Can the Holy Spirit be “grieved” or “quenched” if He’s permanently with us? Yes, and these warnings show the Spirit is a person, not just a power. Paul commands, “Do not grieve the Holy Spirit” (Ephesians 4:30), and “Do not quench the Spirit” (1 Thessalonians 5:19). We grieve Him through sin, particularly sins that damage Christian community. We quench Him by suppressing His work and resisting His promptings. Importantly, these warnings don’t suggest the Spirit will leave us—the Ephesians passage immediately mentions He has “sealed” us—but that we can diminish our experience of His power and joy through disobedience. The permanence of His presence makes our sin against Him more serious, not less.
- If all believers have the Spirit, why do some Christians seem more “spiritual” than others? Having the Spirit and being filled with the Spirit are distinct realities. Every believer receives the Spirit at conversion (Romans 8:9), but Paul commands believers to “be filled with the Spirit” (Ephesians 5:18)—present tense, ongoing action. Being filled means yielding control, walking in obedience, and cultivating communion with God through prayer and Scripture. It’s not about getting more of the Spirit but about the Spirit getting more of us. This explains why mature believers exhibit more of the Spirit’s fruit and power—not because they’re a special class, but because they’ve practiced sustained surrender to His sanctifying work.

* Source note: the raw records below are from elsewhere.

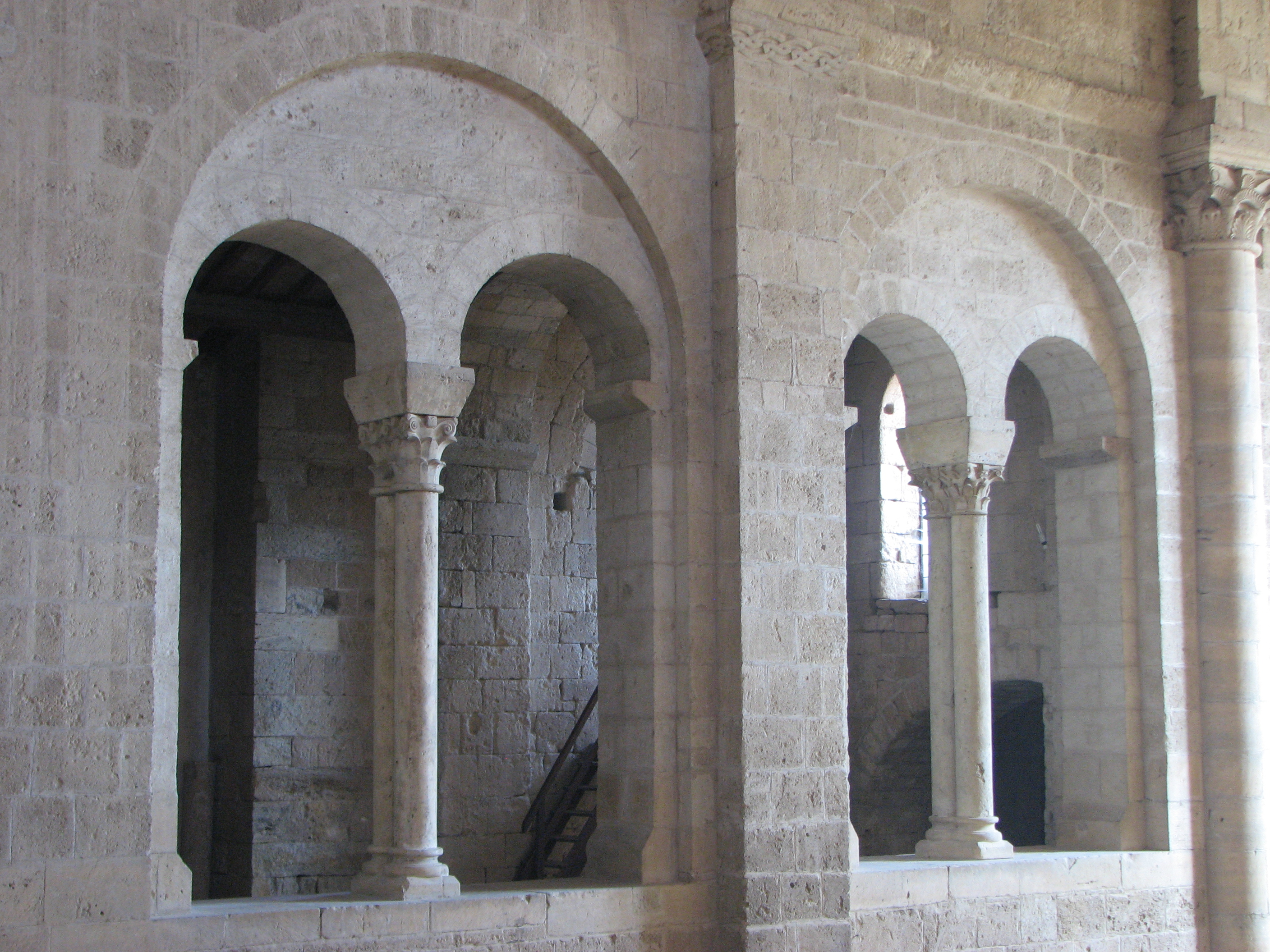 L'Abbazia di Sant'Antimo (Montalcino, Toscana, Italy) - Archi del matroneo
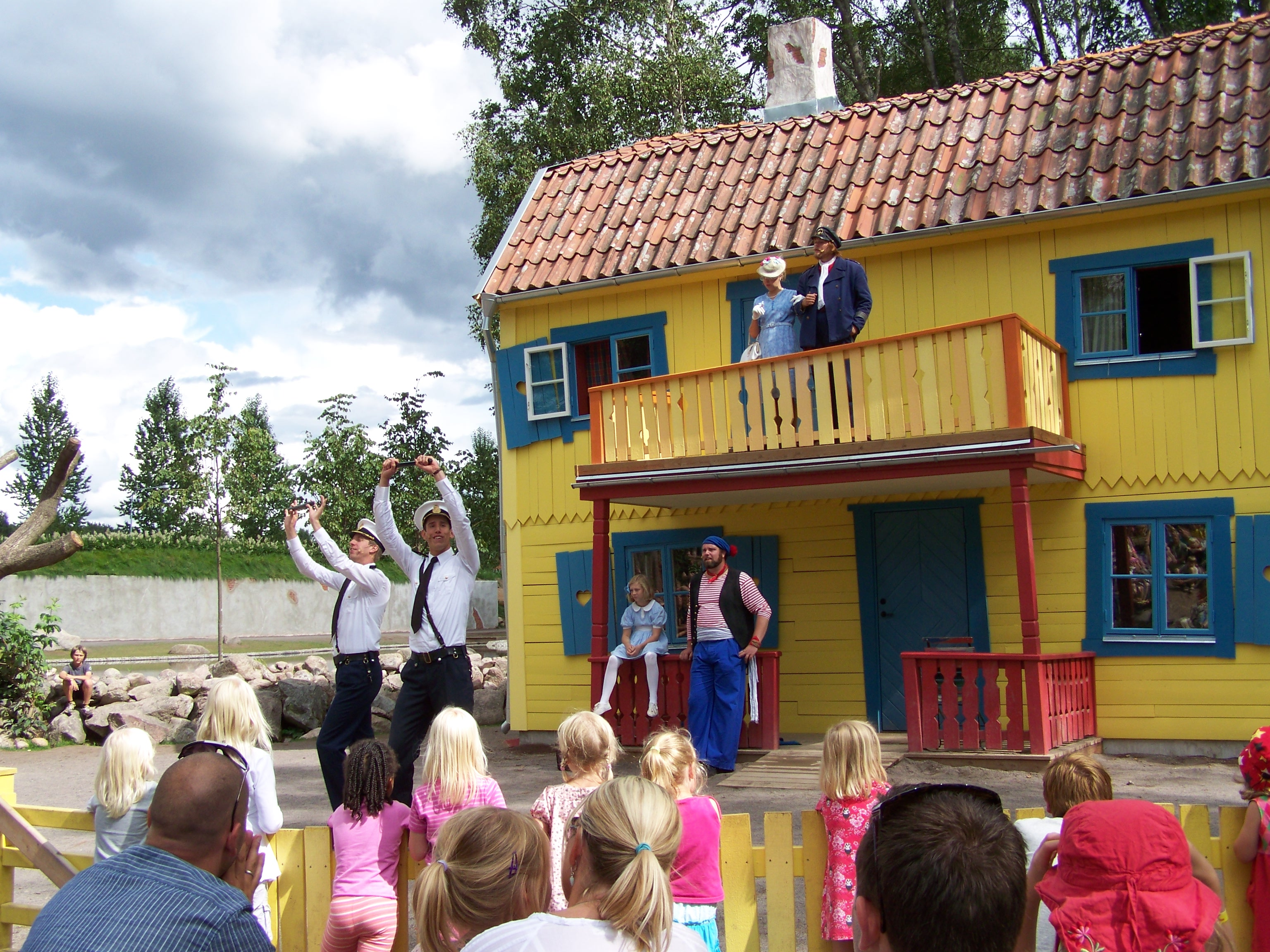 Astrid Lindgrens Värld, neue Villa Kunterbunt (2009-08-xx).
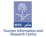 MAS logo
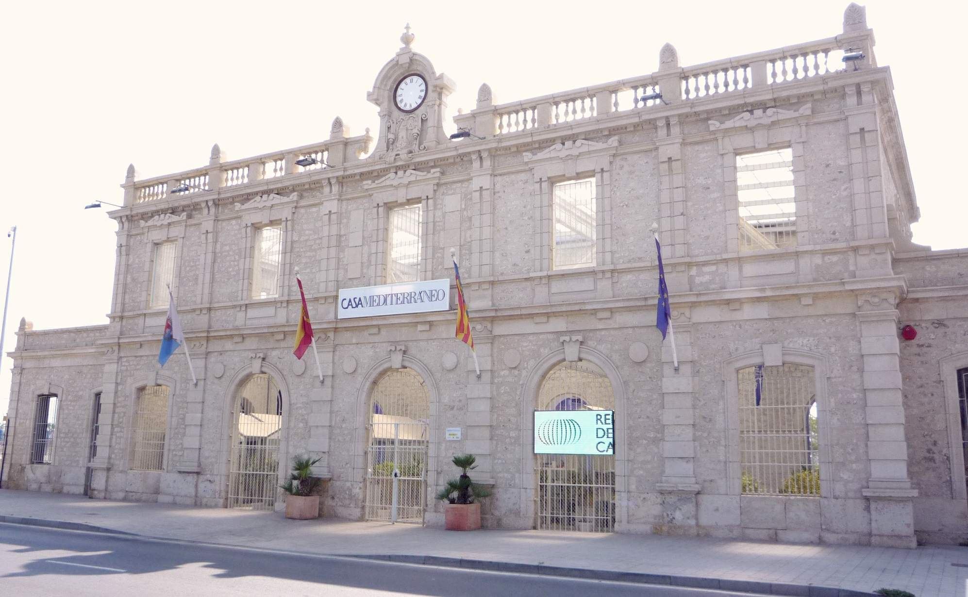 Alicante - Casa Mediterráneo (antigua Estación de Benalúa)
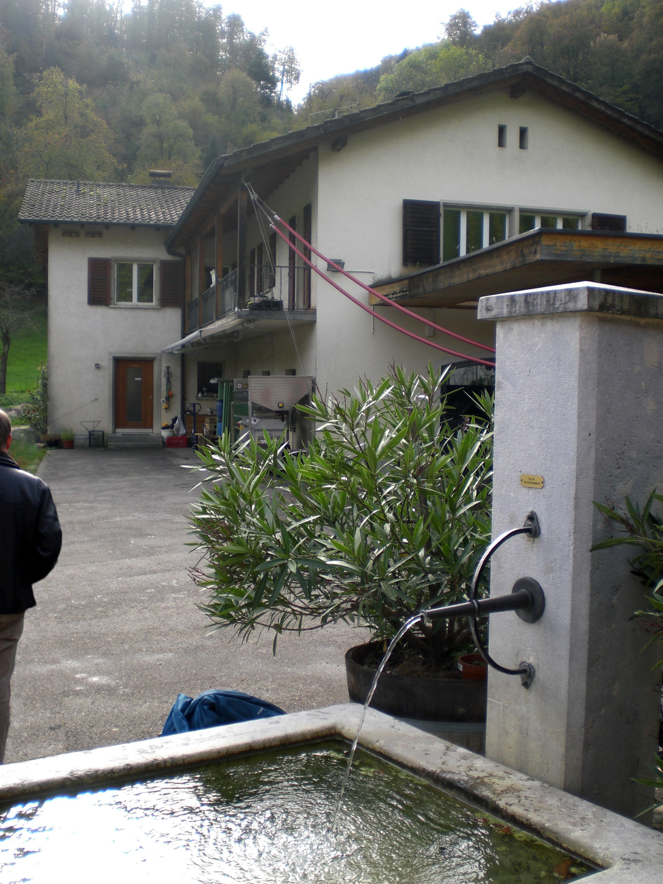 Weingut Tschäpperli in Aesch (Basel Land, Schweiz), Hof. Traubenannahme verdeckt durch Lorbeerbusch
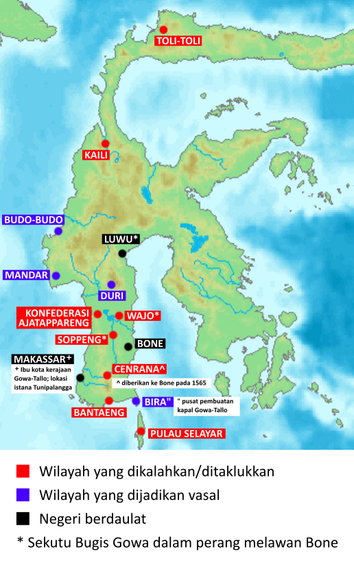 Penaklukan I Mariogau' I Daeng Bonto Karaeng Lakiung Tunipalangga (memerintah sekitar 1546-1565) dari Gowa.
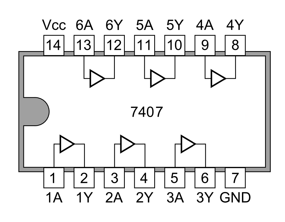 7407 ic 腳位圖
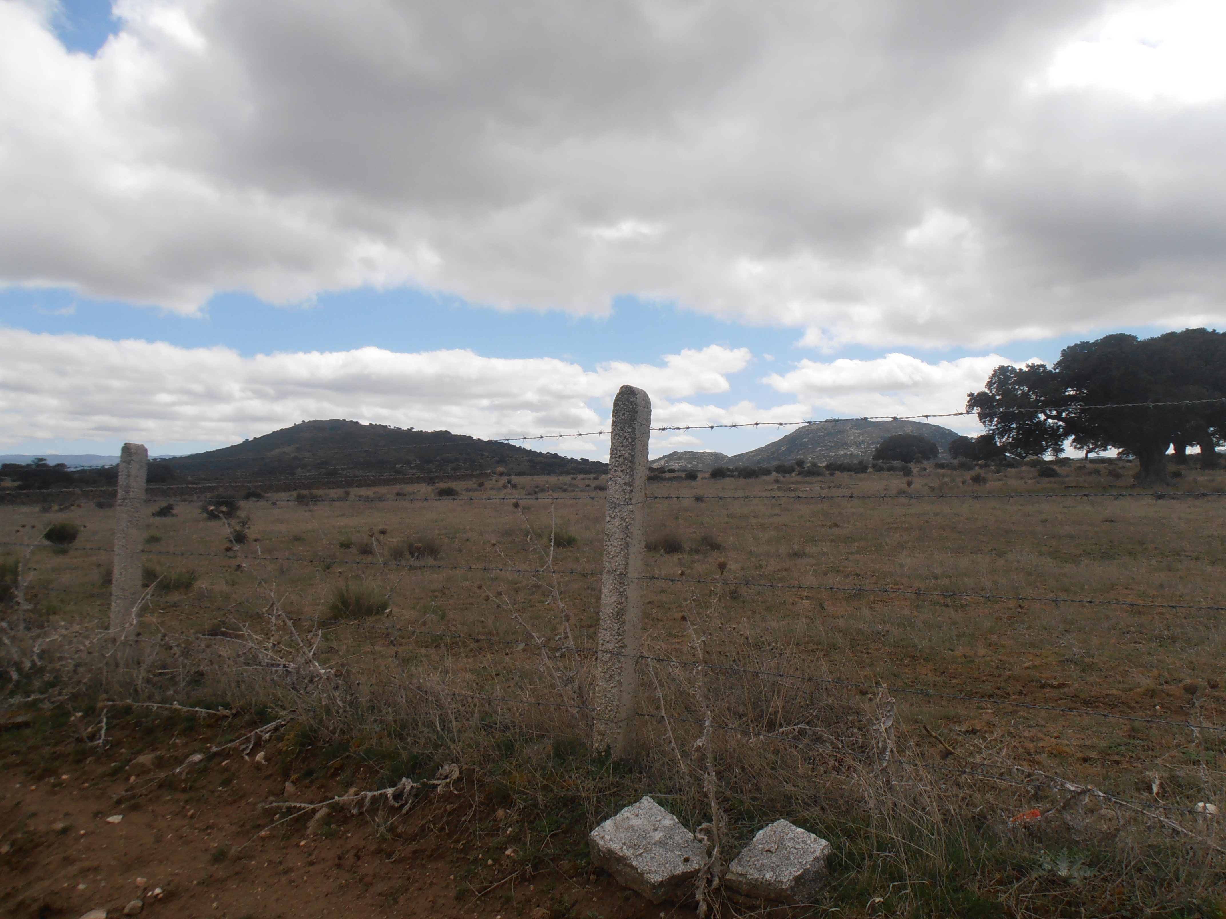 cabeza buha y el berrueco
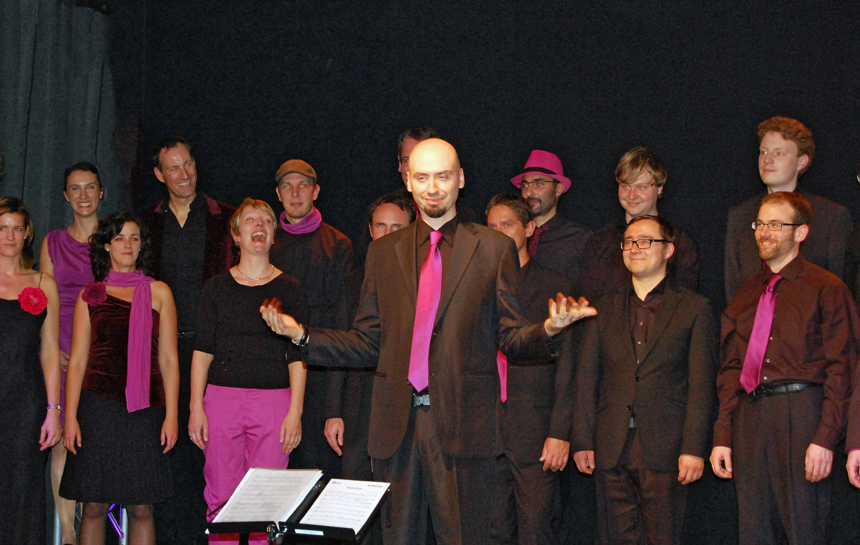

- Roman Catholics say the Spirit works primarily through the institutional church and sacraments. How is the Reformed view different? While Reformed theology highly values the church and sacraments as means of grace, we reject the idea that the Spirit’s work is confined to institutional channels or dependent on human mediators. The Spirit works immediately in the believer’s heart to regenerate, sanctify, and illuminate Scripture (1 John 2:27). He distributes gifts “as he wills” (1 Corinthians 12:11), not as a hierarchy determines. The Reformation recovered the priesthood of all believers precisely because the Spirit now indwells each Christian directly. We honour church and sacraments as the Spirit’s ordinary means without making them His only means or granting institutional gatekeeping power over His sovereign work.
How does the Spirit’s work relate to biblical prophecy being complete? Cessationists and continuationists agree that canonical prophecy—Scripture itself—is complete (Revelation 22:18-19). The debate concerns whether non-canonical prophetic gifts continue. Cessationists note “the faith once for all delivered” (Jude 3) has been fully revealed, and foundational apostles and prophets completed their work (Ephesians 2:20). Continuationists respond that 1 Corinthians 13:8-10 ties cessation to Christ’s return (“when the perfect comes”), not Scripture’s completion, and that prophetic gifts today must be tested against Scripture (1 Thessalonians 5:20-21), implying their continuation. Both views protect Scripture’s sufficiency and authority while differing on the Spirit’s ongoing gifting patterns.